Une équipe de journalistes a été invitée à suivre, du 13 au 14 août 2018, le début de l’impression des épreuves des concours de la Fonction publique qui débutent le 25 août prochain. Une opération transparence qui ne l’aura pas été jusqu’au bout pour des raisons de « sécurité », indique-t-on.

 

 

Il est un peu plus de 15h  dans une célèbre imprimerie installée en plein cœur de la zone industrielle de Gounghin. L’endroit grouille de policiers et de gendarmes.
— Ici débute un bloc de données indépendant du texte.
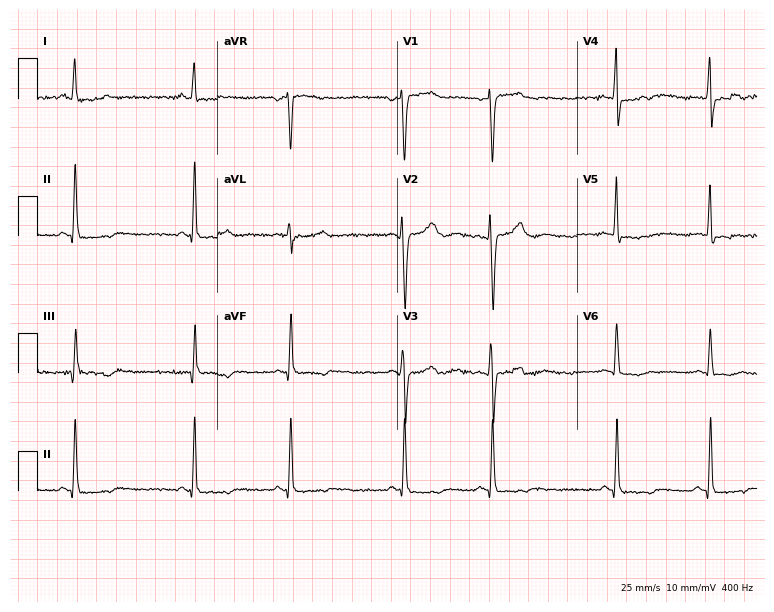
Standard 12-lead ECG recorded from a 46-year-old woman (7.3-second recording at 400 Hz). None of these six findings is recorded: first-degree AV block, right bundle branch block, left bundle branch block, sinus bradycardia, atrial fibrillation, sinus tachycardia. Findings outside these six are not listed.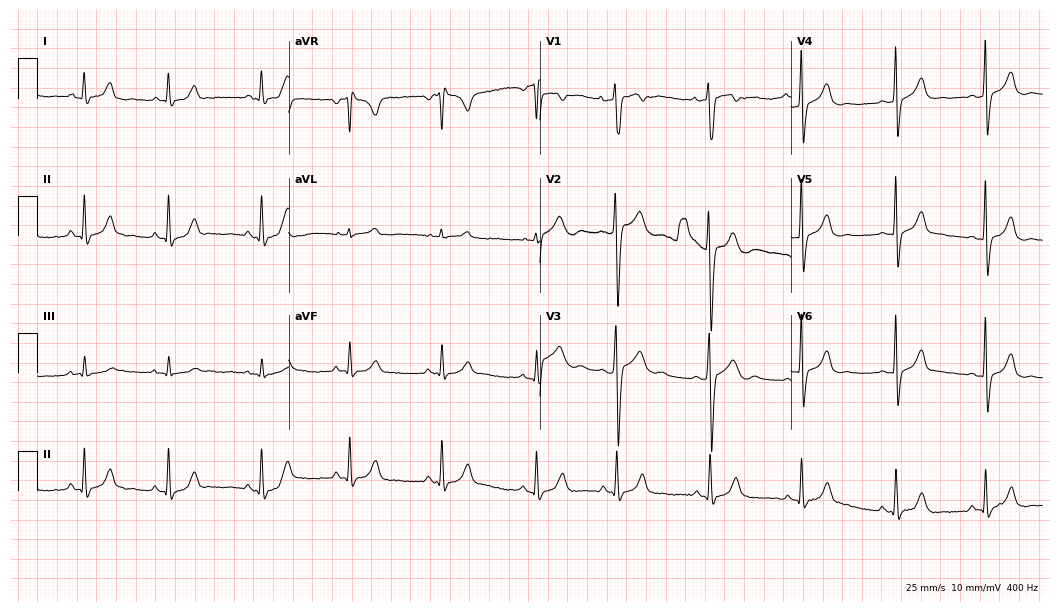
Electrocardiogram, a male, 18 years old. Overall reading on record: normal ECG.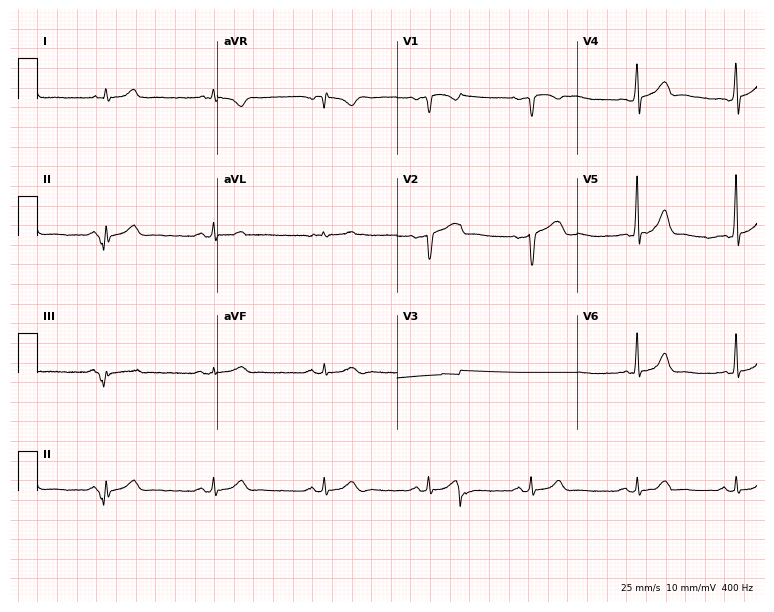
12-lead ECG (7.3-second recording at 400 Hz) from a male, 36 years old. Screened for six findings — first-degree AV block, right bundle branch block (RBBB), left bundle branch block (LBBB), sinus bradycardia, atrial fibrillation (AF), sinus tachycardia — none is recorded. Only these six findings were labelled.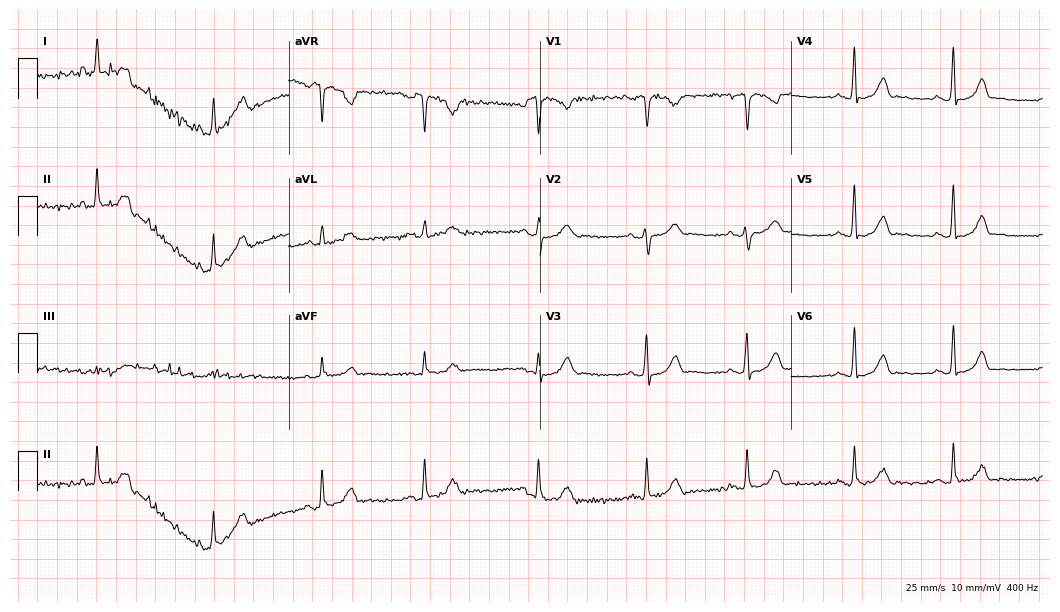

A l’entrée des rotatives, un flic commis à la fouille  se redresse. Puis nous fixe d’un regard réprobateur. « On a dit rien ne passe ». «Même l’argent ?», demandons-nous  à celui qui venait de découvrir dans une poche le maigre trésor du jour dont nous n’avions pas voulu nous séparer. «  Tout ce qui permet de prendre des notes », se fait-il plus précis. Les conditions d’accès  à la salle des machines sont en effet poussées à l’extrême. Son entrée, sans exception, est conditionnée à une fouille minutieuse, tout objet de quelque nature que ce soit est banni. Idem quand on en ressort.  Il en sera ainsi jusqu’au 22 août, quand prendra fin l’impression des épreuves des concours de la Fonction publique. Des concours qui par le passé ont donné lieu à toutes les combines et malversations. Le système antifraude mis en place  cette année est infaillible, proclame le ministère concerné qui, pour en convaincre les journalistes, les a invités à assister à tout le processus en ce premier jour de tirage. La suspicion  qui pèse sur  le récent  recrutement de 1500 instituteurs adjoints certifiés est sans doute aussi pour quelque chose dans cette opération transparence. Le premier responsable du département, Seyni Ouédraogo, ne s’en cache presque pas lorsqu’il briefe la quinzaine de journalistes qui ont répondu présents : «  Il faut que les candidats soient rassurés de la transparence et de l’équité du système ». Cette année, ce sont 14 414 postes qui sont à pourvoir, dont 6 668 lors de concours directs pour lesquels on a enregistré plus de 1 300 000 candidatures. Le chef d’orchestre de cette organisation qui nécessite énormément de logistique est Souleymane Lengané, le président de la commission nationale de pilotage des concours de la Fonction publique. C’est lui qui se charge, avant que les machines ne se mettent à cracher du papier, d’expliquer le processus à travers une visite guidée de l’imprimerie au ministre et aux scribouillards délestés de tout objet de prise de vues et de notes.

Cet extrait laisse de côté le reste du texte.